TEMPLEs: Teacher Evaluation using Metamorphic-mediated Personality-aware LLM Evaluators

Dave Towey, Anthony Bellotti, Matthew Pike

IEEE International Conference on Teaching, Assessment, and Learning for Engineering (TALE), December 2025

teaching evaluation, large language models, metamorphic testing, oracle problem, higher education, open educational resource

Abstract

This paper proposes a novel framework for evaluating teaching quality in higher education (HE) through the use of multiple large language models (LLMs). The paper draws an analogy between the distinct "personalities" of different LLMs and the varied perspectives of human peer reviewers. This analogy is used to explore the inherent difficulty in objectively assessing teaching effectiveness, which we describe as an instance of the "oracle problem" — a well-studied area of software testing/engineering where categorical determination of correctness may not be possible. Traditional teaching/teacher evaluation methods are notoriously subjective and biased.

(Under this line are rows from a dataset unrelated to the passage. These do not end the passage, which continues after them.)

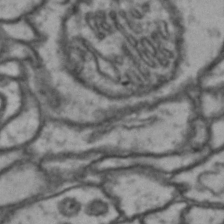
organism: Drosophila
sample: Brain
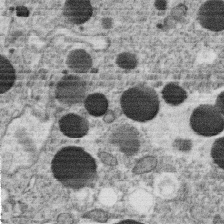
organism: C. elegans
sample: C. elegans oocyte; sperm cells
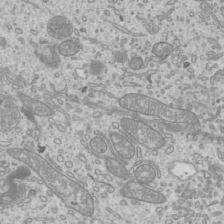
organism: Mouse
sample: Cilia; mouse epididymis
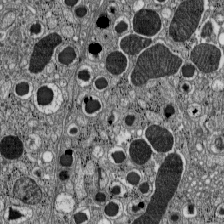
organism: C57BL Mouse
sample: Pancreatic islet
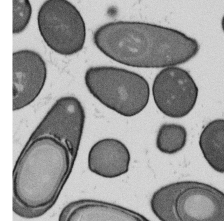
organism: B. subtilis
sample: Bacterial spore
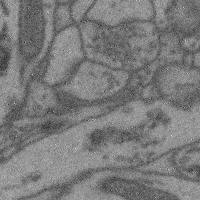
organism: Mouse
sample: Cerebral cortex
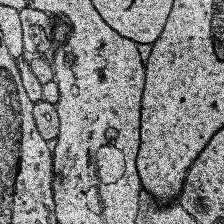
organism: Human
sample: Temporal Lobe
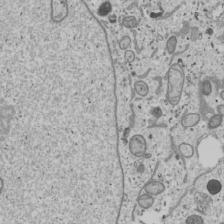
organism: Human
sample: Mitochondria in U2OS cells
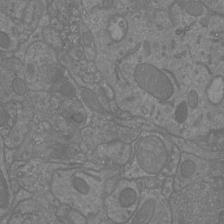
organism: Mouse
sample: Cortical neurons
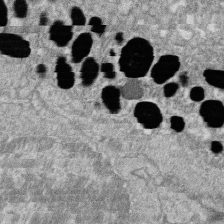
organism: Zebrafish
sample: Cilia; retinal pigment epithelium
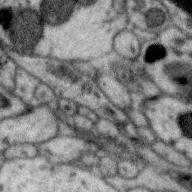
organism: Zebra finch
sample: Brain
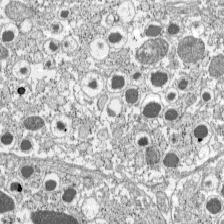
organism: C57BL Mouse
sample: Pancreatic islet
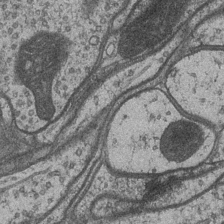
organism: Drosophila
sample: Optic medulla
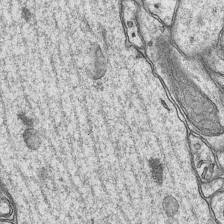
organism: Mouse
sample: CA1 Hippocampus
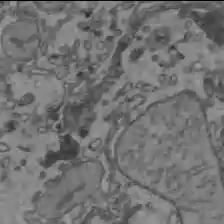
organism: C57BL Mouse
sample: Liver
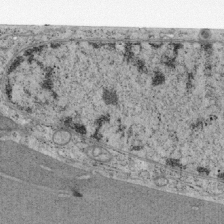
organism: Human
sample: HeLa cells
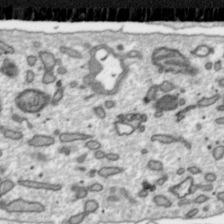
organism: Toxoplasma gondii
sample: Parasites in a vacuole inside a host cell
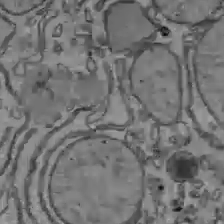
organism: C57BL Mouse
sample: Liver
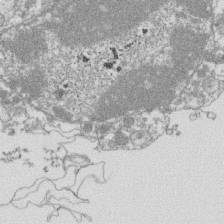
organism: Human
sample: HeLa cell HIV synapse
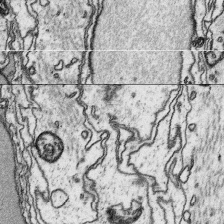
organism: Platynereis dumerilii
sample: Parapodia
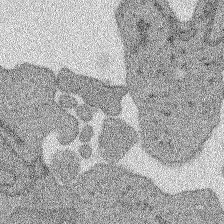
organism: Human
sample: HeLa cells
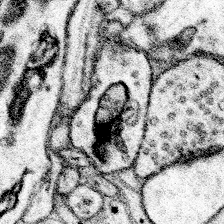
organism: Mouse
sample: Somatosensory cortex neuropil
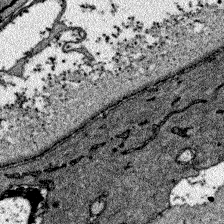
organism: Zebrafish
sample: Larval olfactory bulb
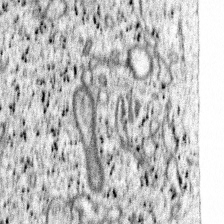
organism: Human
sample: HeLa cells
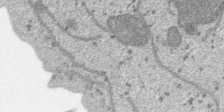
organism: Human
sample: Lung epithelial cells infected with SARS-CoV-2
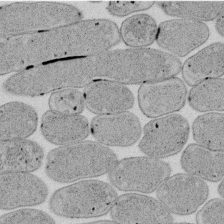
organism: E. coli
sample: Bacterial nucleoid
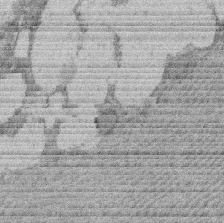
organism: Rat
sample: Salivary granule
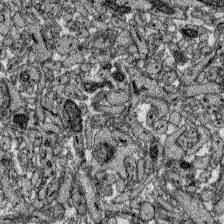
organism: Zebrafish
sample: Larval olfactory bulb
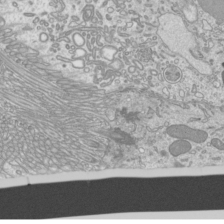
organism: Mouse
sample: Cilia; mouse epididymis
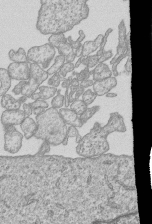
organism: Human
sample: MDA-MB-231 cells
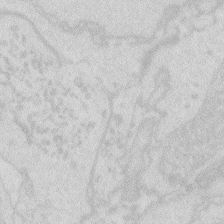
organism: Zebrafish
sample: Macrophage
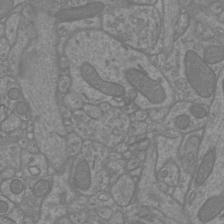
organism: Mouse
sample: Cortical neurons
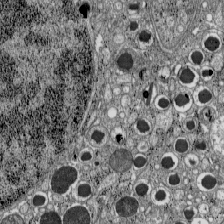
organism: C57BL Mouse
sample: Pancreatic islet
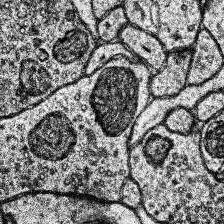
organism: Human
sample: Temporal Lobe
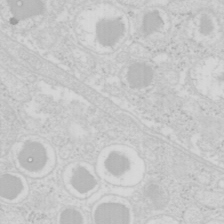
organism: Mouse
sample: Pancreas
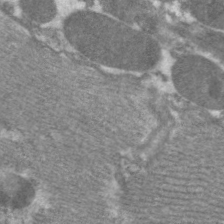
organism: C. elegans
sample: Pharynx
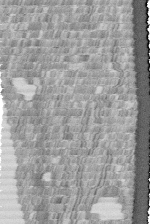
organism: Human
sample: Centriole in fibroblast cells
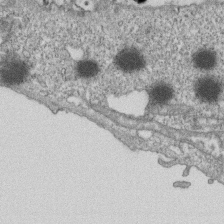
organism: Human
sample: HeLa cell HIV synapse
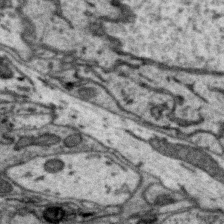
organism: Zebra finch
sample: Brain
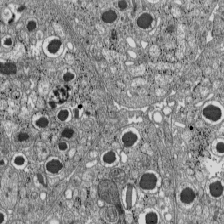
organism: C57BL Mouse
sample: Pancreatic islet
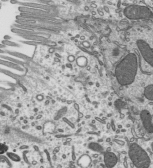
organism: Mouse
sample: Mouse epididymis efferent ductule cilia
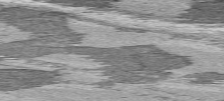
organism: C57BL Mouse
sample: Heart
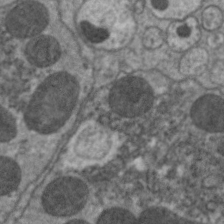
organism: C. elegans
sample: Pharynx
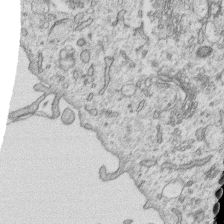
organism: Human
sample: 1205lu cells
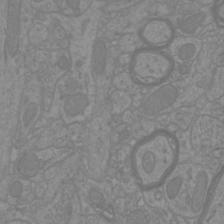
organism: Mouse
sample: Cortical neurons
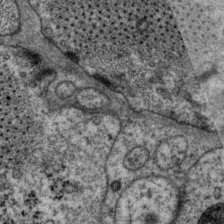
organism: P. pacificus
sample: Pharynx
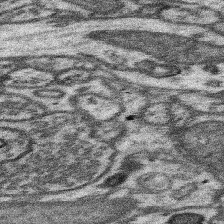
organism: Mouse
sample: Somatosensory cortex neuropil
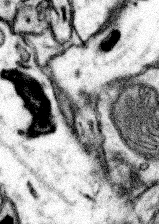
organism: Mouse
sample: Somatosensory cortex neuropil
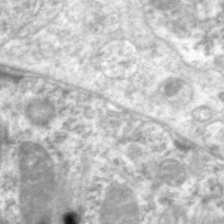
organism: C. elegans
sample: Pharynx
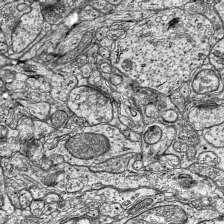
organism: Mouse
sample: Visual Cortex
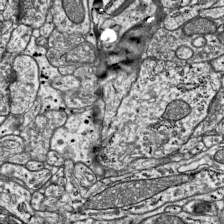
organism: Mouse
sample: Visual Cortex
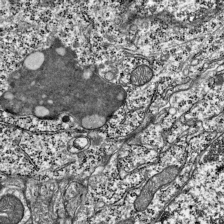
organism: Mouse
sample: Visual Cortex
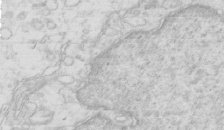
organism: Mouse
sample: Multiciliated cells
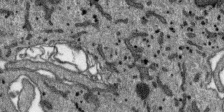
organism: Human
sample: Lung epithelial cells, uninfected (mock) control
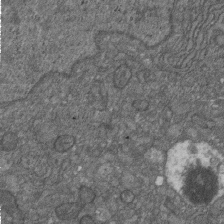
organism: Drosophila
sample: Nephrocyte
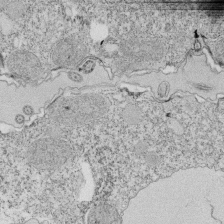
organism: Tetrahymena
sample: Cilia in tetrahymena
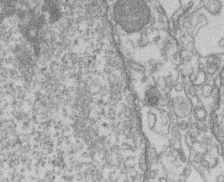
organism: Mouse
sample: T cell stromal cell synapse
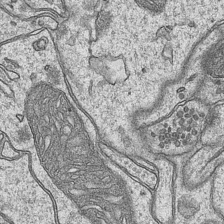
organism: Mouse
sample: CA1 Hippocampus
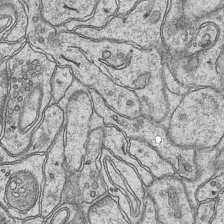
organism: Mouse
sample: CA1 Hippocampus
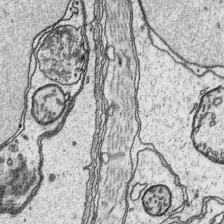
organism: Platynereis dumerilii
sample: Parapodia
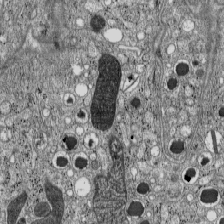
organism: C57BL Mouse
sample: Pancreatic islet
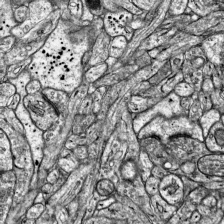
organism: Mouse
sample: Visual Cortex
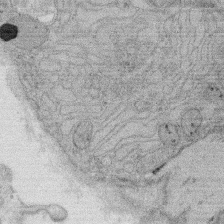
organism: Rat
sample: Salivary granule
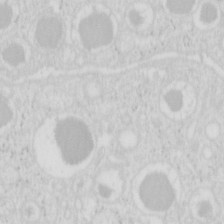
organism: Mouse
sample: Pancreas
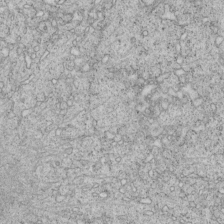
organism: C. elegans
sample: C. elegans embryo early stage
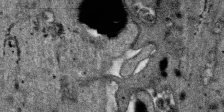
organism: Human
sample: Lung epithelial cells, uninfected (mock) control
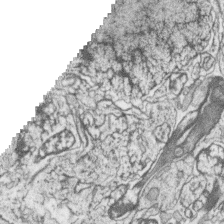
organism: Zebrafish
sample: synaptic ribbons in rod cells and cone cells
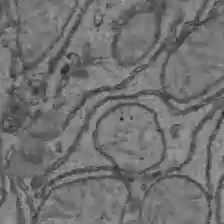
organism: C57BL Mouse
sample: Liver
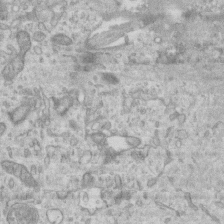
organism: Mouse
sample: Centriole in ependymal cells
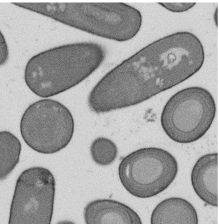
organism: B. subtilis
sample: Bacterial spore
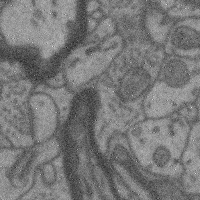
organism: Mouse
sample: Cerebral cortex
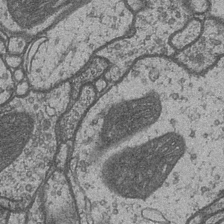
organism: Drosophila
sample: Optic medulla
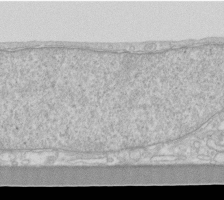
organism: Human
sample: Fibroblast cells
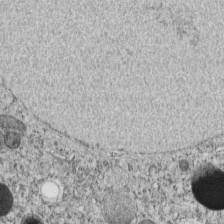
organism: C. elegans
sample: C. elegans embryo early stage
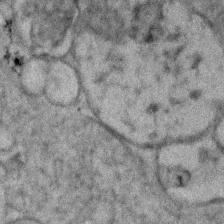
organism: Human
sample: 1205lu cells
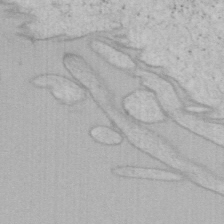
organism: Human
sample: HeLa cells
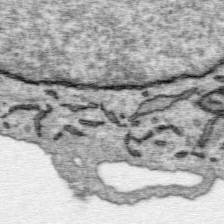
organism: Human
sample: HeLa cells

Our proposed solution uses a suite of LLMs as a "panel of peer reviewers," taking advantage of their diverse analytical styles (personalities). The framework incorporates a validation layer based on metamorphic testing (MT), a software-testing approach with an excellent record of alleviating the oracle problem. Instead of focusing on individual correctness, MT uses relations (called metamorphic relations, MRs) to help identify errors or mistakes. This work is contextualised within the recent, rapid adoption of generative AI in HE, particularly within Sino-foreign HE institutions (SfHEIs). A key aim of this project is to package this framework into a dual-purpose open educational resource (OER): a formal tool to support teaching/teacher evaluation, and a resource to help educators, both in-service and pre-service, with their self-reflection and continuous professional development (CPD).